Dr Johnson's London Press Reviews

Read Liza Picard's book, wrap yourself in the atmosphere of the past, and you'll emerge with a gulp of relief to be living now, not then -- Miranda Seymour * Sunday Times * This wonderful book drops us right in the noisy, dirty, dung-ridden heart of mid-eighteenth-century London ... Picard's street-level approach builds up a compelling, all-encompassing picture of how Londoners, from commoners to kings, lived and died * Glasgow Herald * This book sweeps across the London of 1740 to 1770 like a flying magnifying glass. [Picard's] dry humour and eagle eye make her a superb guide. It opens with a sedan chair tour around George II's London and along the river. I can only say it is brilliant -- Illtyd Harrington * Camden New Journal * Picard's exploration of life in the mid-eighteenth century succeeds in being both accessible and vivid. Her curiosity and enthusiasm are infectious, and she has an instinct for what will interest the lay reader -- Victoria Lane * Daily Telegraph * In this new survey of Johnson's London, which spans the years 1740 to 1770, Liza Picard reveals what it was that proved so compelling about the monstrous metropolis ... With her keen eye for human quirks and human weakness, Picard brings the age's tortuous splendours and profound murkiness vividly to life, and does so with great verve and originality -- Henry Hitchings * Observer * There are fascinating disquisitions on do-it-yourself decorating, on male and female underwear, on funerals, and on the language of fans ... Dr Johnson's London is a Baedeker of the past ... It is absorbing and revealing in equal measure -- Peter Ackroyd * The Times * At last, a riveting history book with no wars, few dates and minimal references to the King ... Picard has an unerring eye for picking out the most vivid phrase, the most apt memory or pithiest description from the wealth of contemporary information that exists -- Ruth Cowen * Sunday Express *

Book Information

ISBN: 9781842127292
Publication date: 1st May 2003
Author: Liza Picard
Publisher: Weidenfeld & Nicolson an imprint of Orion Publishing Co
Format: Paperback / softback
Pagination: 384 pages
Categories: Social & cultural history, Modern history to 20th century: c 1700 to c 1900,

About Liza Picard

Liza Picard was born in 1927. She is the bestselling author an acclaimed series of books on the history of London: Elizabeth's London, Restoration London, Dr Johnson's London and Victorian London.
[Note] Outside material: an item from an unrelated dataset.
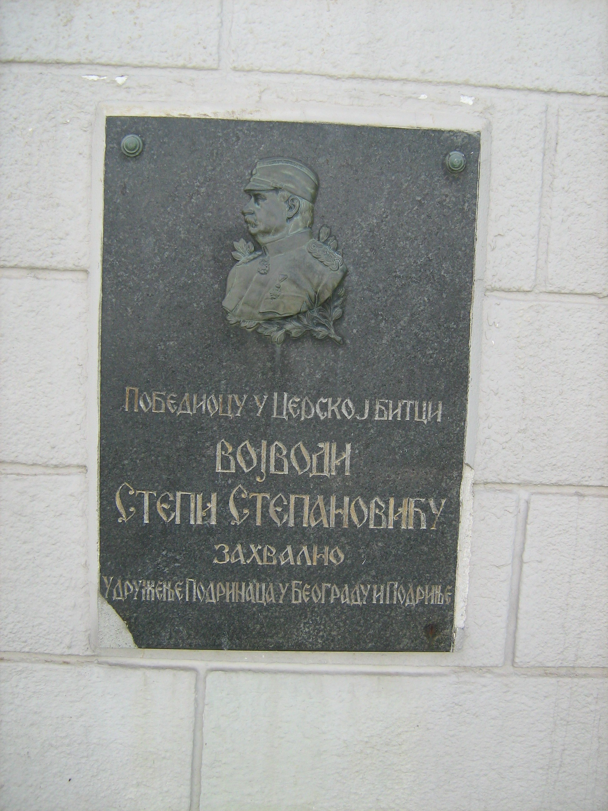 спомен плоча Степи Степановићу, Церска битка
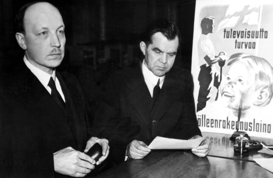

Her most recent book, Chaucer's People, explores the Middle Ages through the lives of the pilgrims in The Canterbury Tales. She read law at the London School of Economics and was called to the Bar by Gray's Inn, but did not practise. She worked for many years in the office of the Solicitor of the Inland Revenue before retiring to become a full-time author. She lives in London.